I found these three readings incredibly interesting, but I think as a whole, a lot of the information was redundant. As I mentioned before, I found “Meet Nepal’s Living Goddesses” the most intriguing because of how involved Tree was in the process – she seemed to make a real personal connection with Unika and her family and watching Unika change into the kumari over time brought a fresh perspective. Though looking at ex-kumaris sheds a lot of light on some of the faults in the system, it was interesting to look at, in detail, how the kumari is chosen and the dilemmas that families face leading up to a daughter becoming a kumari.

The concept of the kumari giving the people of Kathmandu hope after such a devastating natural disaster made me wonder what the class thinks about the relationship (if there is any) between religion and optimism. Is somebody who believes in a higher power more likely to look optimistically toward the future?

The disconnect between the people declaring this tradition a violation of human rights and the people who follow the tradition/the women who have served as kumaris also brings me back to the question: whose responsibility is it to determine what religious practices are “okay” to practice?

I thought it was interesting that in the kumari tradition, they trust younger children with secrets more than older adolescents. Growing up, the younger children would never be informed of any secrets because they were thought to be more likely to slip, so it was a very new concept for me. Reading this section made me wonder how they ensure that the outgoing kumari won’t share the “secrets of the temple” as they grow older and less inclined to keep those secrets.

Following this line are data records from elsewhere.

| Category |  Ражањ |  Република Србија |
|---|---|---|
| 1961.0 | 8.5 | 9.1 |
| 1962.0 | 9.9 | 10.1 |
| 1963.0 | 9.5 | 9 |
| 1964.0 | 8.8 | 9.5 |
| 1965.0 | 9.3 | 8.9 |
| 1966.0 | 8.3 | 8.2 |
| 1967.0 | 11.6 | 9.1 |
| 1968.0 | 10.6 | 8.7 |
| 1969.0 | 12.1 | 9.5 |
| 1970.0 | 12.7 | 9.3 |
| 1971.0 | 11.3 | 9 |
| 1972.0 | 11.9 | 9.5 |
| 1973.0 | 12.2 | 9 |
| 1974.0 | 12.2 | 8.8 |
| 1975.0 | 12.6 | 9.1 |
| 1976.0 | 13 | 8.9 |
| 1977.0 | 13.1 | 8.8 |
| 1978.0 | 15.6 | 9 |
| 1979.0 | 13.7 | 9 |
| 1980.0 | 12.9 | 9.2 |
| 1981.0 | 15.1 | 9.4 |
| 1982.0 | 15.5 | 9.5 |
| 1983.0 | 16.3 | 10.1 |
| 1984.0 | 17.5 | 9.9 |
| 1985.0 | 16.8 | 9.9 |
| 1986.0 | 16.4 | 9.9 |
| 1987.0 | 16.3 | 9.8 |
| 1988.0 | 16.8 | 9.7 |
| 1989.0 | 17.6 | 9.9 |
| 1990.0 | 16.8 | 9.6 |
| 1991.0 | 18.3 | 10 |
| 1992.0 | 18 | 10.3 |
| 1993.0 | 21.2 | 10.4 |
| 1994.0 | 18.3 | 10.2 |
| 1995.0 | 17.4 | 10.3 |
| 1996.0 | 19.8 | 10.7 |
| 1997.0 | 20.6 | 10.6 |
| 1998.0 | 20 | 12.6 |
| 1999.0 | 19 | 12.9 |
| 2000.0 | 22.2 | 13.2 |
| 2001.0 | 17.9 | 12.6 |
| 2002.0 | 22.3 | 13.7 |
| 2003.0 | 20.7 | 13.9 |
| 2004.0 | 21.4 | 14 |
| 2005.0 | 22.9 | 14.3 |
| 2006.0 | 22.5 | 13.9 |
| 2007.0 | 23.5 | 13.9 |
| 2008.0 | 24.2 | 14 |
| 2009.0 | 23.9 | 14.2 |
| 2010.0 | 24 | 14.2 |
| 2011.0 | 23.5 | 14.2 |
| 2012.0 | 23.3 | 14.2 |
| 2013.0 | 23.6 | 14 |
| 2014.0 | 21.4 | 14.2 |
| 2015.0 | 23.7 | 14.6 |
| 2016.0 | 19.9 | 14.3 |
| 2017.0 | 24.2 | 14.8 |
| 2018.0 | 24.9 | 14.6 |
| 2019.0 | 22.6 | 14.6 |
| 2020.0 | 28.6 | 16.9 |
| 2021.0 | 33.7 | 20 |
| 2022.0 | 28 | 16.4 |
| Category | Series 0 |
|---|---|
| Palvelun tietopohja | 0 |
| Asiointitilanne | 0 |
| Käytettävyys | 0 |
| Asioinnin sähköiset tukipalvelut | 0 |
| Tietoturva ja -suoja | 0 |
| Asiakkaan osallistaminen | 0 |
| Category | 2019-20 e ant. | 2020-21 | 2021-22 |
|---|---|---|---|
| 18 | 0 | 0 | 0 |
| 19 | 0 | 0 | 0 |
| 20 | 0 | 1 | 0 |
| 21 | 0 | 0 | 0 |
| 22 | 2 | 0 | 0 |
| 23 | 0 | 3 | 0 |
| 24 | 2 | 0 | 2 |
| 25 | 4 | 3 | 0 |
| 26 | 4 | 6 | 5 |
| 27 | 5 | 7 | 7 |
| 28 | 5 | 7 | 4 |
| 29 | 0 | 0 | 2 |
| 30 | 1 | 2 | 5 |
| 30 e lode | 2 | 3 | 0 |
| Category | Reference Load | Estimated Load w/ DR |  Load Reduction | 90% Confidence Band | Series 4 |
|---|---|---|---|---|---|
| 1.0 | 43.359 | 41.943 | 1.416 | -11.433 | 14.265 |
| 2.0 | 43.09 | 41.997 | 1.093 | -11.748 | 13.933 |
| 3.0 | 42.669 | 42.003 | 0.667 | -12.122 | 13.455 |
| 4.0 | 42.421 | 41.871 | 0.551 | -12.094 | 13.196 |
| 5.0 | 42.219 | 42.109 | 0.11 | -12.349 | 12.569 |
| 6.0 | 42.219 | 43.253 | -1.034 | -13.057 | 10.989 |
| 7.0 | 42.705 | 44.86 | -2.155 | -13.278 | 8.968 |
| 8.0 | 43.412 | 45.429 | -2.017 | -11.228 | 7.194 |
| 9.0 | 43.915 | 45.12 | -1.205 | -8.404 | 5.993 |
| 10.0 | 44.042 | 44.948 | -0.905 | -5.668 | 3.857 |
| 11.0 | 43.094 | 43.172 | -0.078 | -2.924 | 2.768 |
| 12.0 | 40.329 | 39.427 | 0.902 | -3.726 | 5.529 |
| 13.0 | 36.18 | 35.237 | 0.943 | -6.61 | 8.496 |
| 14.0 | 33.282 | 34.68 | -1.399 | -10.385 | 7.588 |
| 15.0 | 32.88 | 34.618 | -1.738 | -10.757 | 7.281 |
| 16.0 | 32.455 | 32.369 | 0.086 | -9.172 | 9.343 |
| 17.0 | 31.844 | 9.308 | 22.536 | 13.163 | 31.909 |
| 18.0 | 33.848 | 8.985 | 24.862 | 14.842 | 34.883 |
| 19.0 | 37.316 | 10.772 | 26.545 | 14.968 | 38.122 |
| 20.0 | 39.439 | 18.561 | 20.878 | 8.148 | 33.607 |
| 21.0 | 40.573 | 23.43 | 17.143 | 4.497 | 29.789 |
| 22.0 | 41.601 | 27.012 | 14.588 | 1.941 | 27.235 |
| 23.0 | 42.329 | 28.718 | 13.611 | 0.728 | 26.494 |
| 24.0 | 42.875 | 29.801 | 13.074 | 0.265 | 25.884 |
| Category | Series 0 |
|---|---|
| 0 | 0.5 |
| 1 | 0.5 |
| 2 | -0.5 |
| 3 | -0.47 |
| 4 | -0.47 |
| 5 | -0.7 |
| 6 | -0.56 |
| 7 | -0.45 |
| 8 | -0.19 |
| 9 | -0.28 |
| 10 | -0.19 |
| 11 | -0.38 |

I also found it interesting how the kumari comes from a Buddhist family, but she is considered a reincarnation of Durga, a Hindu goddess. It made me wonder why Buddhist families are willing to put forth their daughters for this position. How does being a kumari affect ones religious beliefs?

Implications Kumari Must Face

In “The Very Strange Life of Nepal’s Child Goddess” the author gives a detailed description of kumaris in the Kathmandu Valley and selection process as well as life after being a kumari. This article described how the Kumaris are chosen from the Newar community. Newars were the original inhabitants of the Kathmandu Valley. They are Buddhists who adopted the Hindu caste system and overall, symbolize harmony. The Kumari is believed to be in the incarnation of the goddess Durga. Durga is thought to visit the Malla dynasty each night until the king makes sexual advances and then Durga exits in anger. The king dreams about Durga, where she tells him to “find a child from the Shakya caste. I will enter her soul and you can worship her as you worshipped me.” The king obeys the dreams and the Living Goddess is born as the Kumari.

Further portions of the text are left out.